Un échiquier, huit dames et une contrainte, voilà tout ce que requiert le problème des huit dames. Pourtant, il continue à être étudié depuis plus de 150 ans. Suivons les traces d’un des plus grands mathématiciens pour dévoiler ses secrets.
Un problème bien spécial
Le problème des huit dames a été publiquement posé pour la première fois en 1848 par Max Bezzel (1824-1871) dans la revue allemande Schachzeitung (la revue des échecs). Il a été ensuite repris à maintes reprises dans plusieurs revues d’échecs et autres journaux.
Le problème des huit dames
Combien de façons y a-t-il de placer huit dames sur un échiquier sans qu’elles se menacent mutuellement ?
Une dame se déplace sur l’échiquier le long des diagonales, des colonnes et des rangées (voir figure 1).
Une dame en menace une autre si elle peut atteindre la case que l’autre occupe (voir figure 2).
S’il est (relativement) facile de trouver une solution, comment s’assurer de toutes les trouver ? Si vous avez un échiquier sous la main, c’est un bon moment pour déposer le magazine et essayer !
La solution du prince des mathématiques : Gauss
Pour donner la solution de ce problème, nous suivrons l’exemple de l’astronome Heinrich Christian Schumacher (1780- 1850). Schumacher était un passionné des énigmes, des échecs, un mathématicien amateur et un correspondant assidu. Parmi ses relations épistolaires les plus distinguées se trouvait le grand mathématicien allemand Carl Friedrich Gauss (1777-1855), vers qui il se tournait souvent pour discuter de science et d’énigmes. Faisons de même ici !

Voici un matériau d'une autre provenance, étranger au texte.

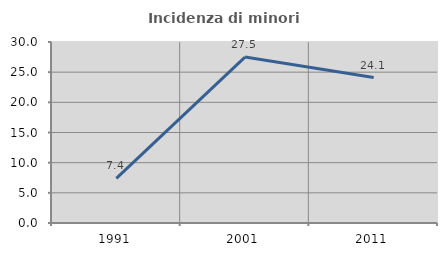
| Category | Incidenza di minori stranieri |
|---|---|
| 1991.0 | 7.407 |
| 2001.0 | 27.5 |
| 2011.0 | 24.113 |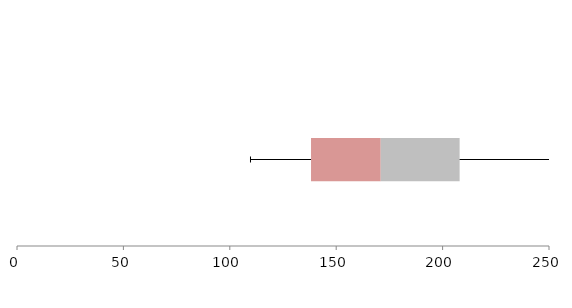
| Category | Series 1 | Series 2 | Series 3 |
|---|---|---|---|
| 0 | 138.169 | 32.761 | 37.074 |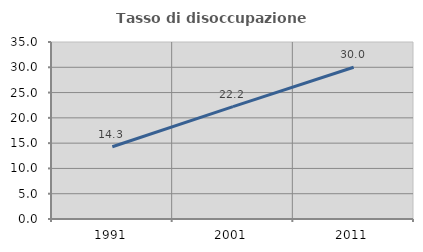
| Category | Tasso di disoccupazione giovanile  |
|---|---|
| 1991.0 | 14.286 |
| 2001.0 | 22.222 |
| 2011.0 | 30 |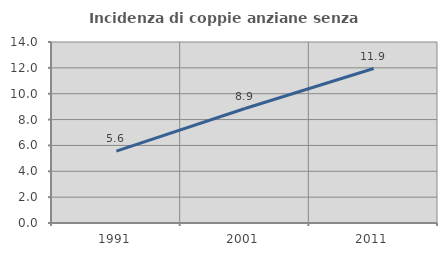
| Category | Incidenza di coppie anziane senza figli  |
|---|---|
| 1991.0 | 5.557 |
| 2001.0 | 8.853 |
| 2011.0 | 11.947 |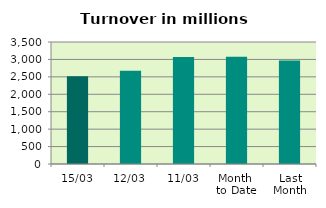
| Category | Series 0 |
|---|---|
| 15/03 | 2519.367 |
| 12/03 | 2673.721 |
| 11/03 | 3072.47 |
| Month 
to Date | 3077.877 |
| Last
Month | 2972.107 |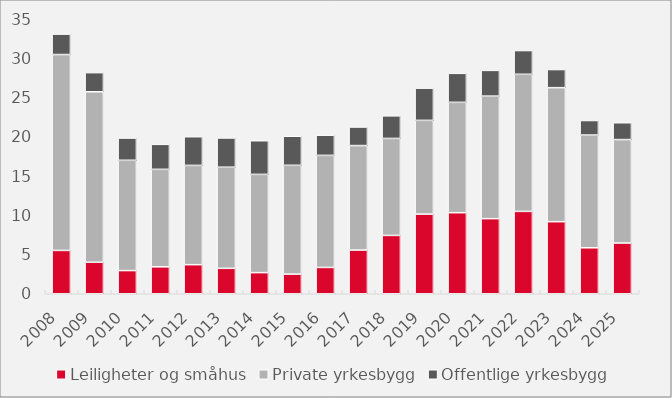
| Category | Leiligheter og småhus | Private yrkesbygg | Offentlige yrkesbygg |
|---|---|---|---|
| 2008.0 | 5.514 | 24.932 | 2.603 |
| 2009.0 | 4.011 | 21.695 | 2.436 |
| 2010.0 | 2.951 | 14.037 | 2.829 |
| 2011.0 | 3.428 | 12.407 | 3.181 |
| 2012.0 | 3.701 | 12.634 | 3.651 |
| 2013.0 | 3.235 | 12.872 | 3.721 |
| 2014.0 | 2.691 | 12.503 | 4.282 |
| 2015.0 | 2.501 | 13.848 | 3.696 |
| 2016.0 | 3.348 | 14.261 | 2.571 |
| 2017.0 | 5.564 | 13.294 | 2.363 |
| 2018.0 | 7.425 | 12.342 | 2.878 |
| 2019.0 | 10.136 | 11.931 | 4.101 |
| 2020.0 | 10.315 | 14.047 | 3.69 |
| 2021.0 | 9.559 | 15.596 | 3.274 |
| 2022.0 | 10.484 | 17.448 | 3.02 |
| 2023.0 | 9.175 | 17.055 | 2.307 |
| 2024.0 | 5.852 | 14.348 | 1.849 |
| 2025.0 | 6.461 | 13.163 | 2.143 |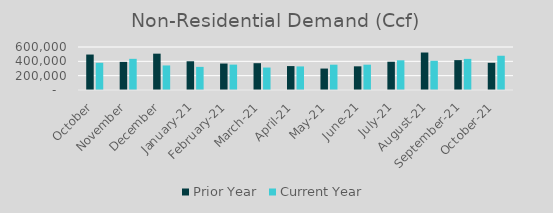
| Category | Prior Year | Current Year |
|---|---|---|
| October | 494775 | 379515 |
| November | 392357 | 434815 |
| December | 507022 | 342584.594 |
| January-21 | 400923.849 | 322657.16 |
| February-21 | 369131.684 | 354041 |
| March-21 | 374117 | 313343 |
| April-21 | 333800.488 | 329084.722 |
| May-21 | 299245.56 | 353085 |
| June-21 | 330441.187 | 353141.442 |
| July-21 | 394304.316 | 414577.112 |
| August-21 | 522963.473 | 407774.995 |
| September-21 | 416886.629 | 434192.442 |
| October-21 | 379515 | 477878.526 |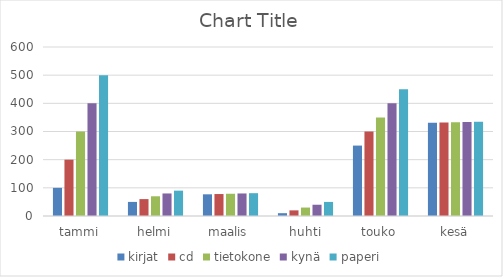
| Category | kirjat | cd | tietokone | kynä | paperi |
|---|---|---|---|---|---|
| tammi | 100 | 200 | 300 | 400 | 500 |
| helmi | 50 | 60 | 70 | 80 | 90 |
| maalis | 77 | 78 | 79 | 80 | 81 |
| huhti | 10 | 20 | 30 | 40 | 50 |
| touko | 250 | 300 | 350 | 400 | 450 |
| kesä | 331 | 332 | 333 | 334 | 335 |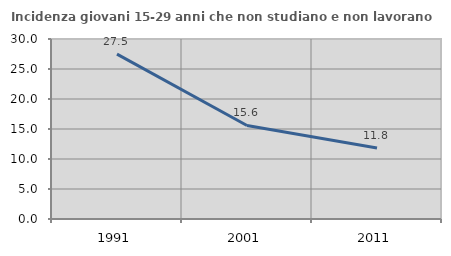
| Category | Incidenza giovani 15-29 anni che non studiano e non lavorano  |
|---|---|
| 1991.0 | 27.488 |
| 2001.0 | 15.584 |
| 2011.0 | 11.828 |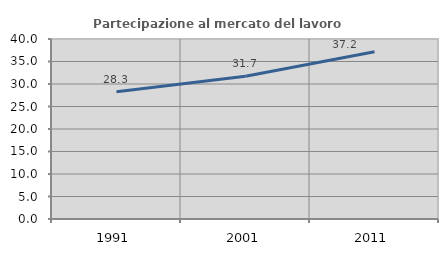
| Category | Partecipazione al mercato del lavoro  femminile |
|---|---|
| 1991.0 | 28.27 |
| 2001.0 | 31.718 |
| 2011.0 | 37.184 |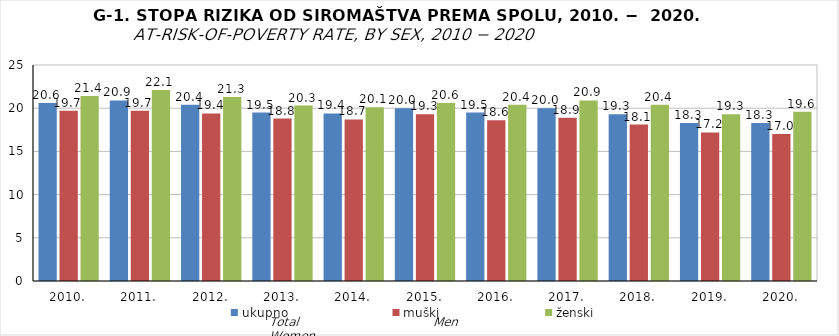
| Category | ukupno | muški | ženski |
|---|---|---|---|
| 2010. | 20.6 | 19.7 | 21.4 |
| 2011. | 20.9 | 19.7 | 22.1 |
| 2012. | 20.4 | 19.4 | 21.3 |
| 2013. | 19.5 | 18.8 | 20.3 |
| 2014. | 19.4 | 18.7 | 20.1 |
| 2015. | 20 | 19.3 | 20.6 |
| 2016. | 19.5 | 18.6 | 20.4 |
| 2017. | 20 | 18.9 | 20.9 |
| 2018. | 19.3 | 18.1 | 20.4 |
| 2019. | 18.3 | 17.2 | 19.3 |
| 2020. | 18.3 | 17 | 19.6 |

Le problème apparaît dans la correspondance de Gauss et Schumacher en septembre 1850 après que Gauss eut vu le problème dans un article de Franz Nauck dans la gazette Illustrirten Zeitung de Leipzig. Nauck y annonçait 60 solutions, mais Gauss put rapidement en trouver davantage. Il incita donc son ami Schumacher à considérer le problème. Quand Nauck corrigea son erreur quelques mois plus tard et donna les 92 solutions, Gauss fournit à Schumacher une méthode pour vérifier le résultat en lui laissant le soin de finir ses calculs; dans ses mots : « Par ces tâtonnements méthodiques, il ne devrait pas être difficile de trouver les solutions à ce problème si on est prêt à y passer une ou deux heures. » L’histoire ne dit pas si Schumacher releva le défi avant sa mort, mais la méthode de Gauss vaut certainement encore la peine d’être présentée.
La voici décomposée point par point :
- Le mouvement d’une dame est l’intersection de quatre droites : une verticale, une horizontale, et deux diagonales, une Nord-Est de pente 1 et l’autre Sud-Est de pente -1.
- Il faut une et une seule dame sur chaque colonne, et une et une seule dame sur chaque rangée, donc toutes les droites verticales et horizontales doivent être distinctes.
- De ce constat, on note la position des dames par des listes de huit chiffres
\[(D_1, D_2, D_3, D_4, D_5, D_6, D_7, D_8),\]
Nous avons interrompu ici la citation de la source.